TASK> In the records below, find the line with "sample: Somatosensory cortex neuropil" and the line with "sample: Centriole in ependymal cells". Print both exactly, along with every line between them, and no other line.
━━━ INPUT RECORDS
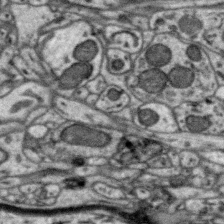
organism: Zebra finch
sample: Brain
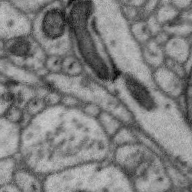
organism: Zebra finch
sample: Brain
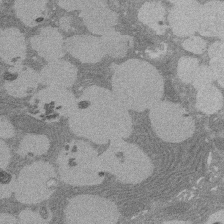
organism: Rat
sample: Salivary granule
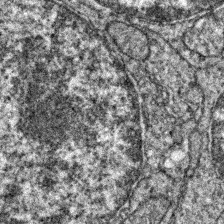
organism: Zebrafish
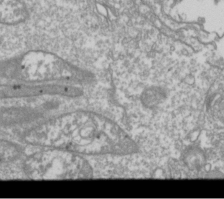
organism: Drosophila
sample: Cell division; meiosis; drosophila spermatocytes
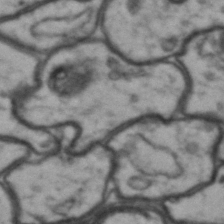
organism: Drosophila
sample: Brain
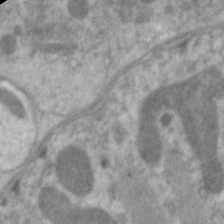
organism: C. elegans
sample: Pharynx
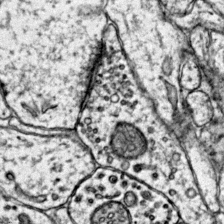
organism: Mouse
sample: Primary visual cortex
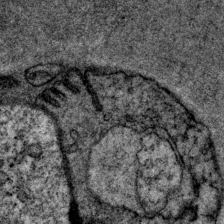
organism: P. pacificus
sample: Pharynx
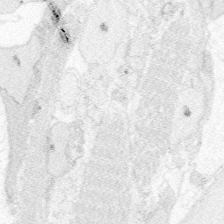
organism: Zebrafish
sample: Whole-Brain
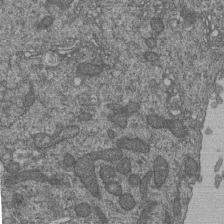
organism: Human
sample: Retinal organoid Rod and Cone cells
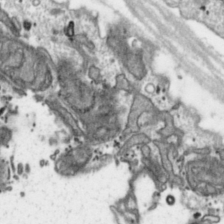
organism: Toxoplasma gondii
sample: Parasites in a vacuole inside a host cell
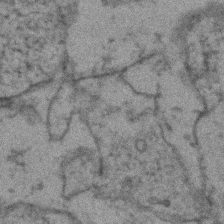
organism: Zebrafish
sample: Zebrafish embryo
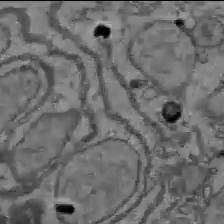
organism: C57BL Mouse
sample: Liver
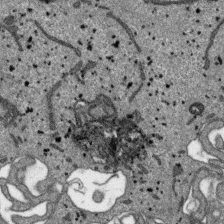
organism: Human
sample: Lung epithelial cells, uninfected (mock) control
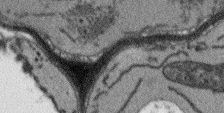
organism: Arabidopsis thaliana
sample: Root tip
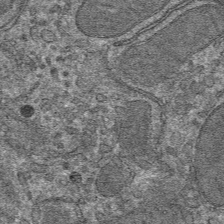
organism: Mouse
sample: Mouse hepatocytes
━━━━━━
━━━ INPUT RECORDS
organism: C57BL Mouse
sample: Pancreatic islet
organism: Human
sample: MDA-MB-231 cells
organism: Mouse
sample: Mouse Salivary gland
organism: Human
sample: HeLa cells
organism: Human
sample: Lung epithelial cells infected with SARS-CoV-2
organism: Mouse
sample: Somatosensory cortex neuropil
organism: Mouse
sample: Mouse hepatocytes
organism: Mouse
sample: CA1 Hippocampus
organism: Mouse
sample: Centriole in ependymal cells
━━━━━━
OUTPUT>
sample: Somatosensory cortex neuropil
organism: Mouse
sample: Mouse hepatocytes
organism: Mouse
sample: CA1 Hippocampus
organism: Mouse
sample: Centriole in ependymal cells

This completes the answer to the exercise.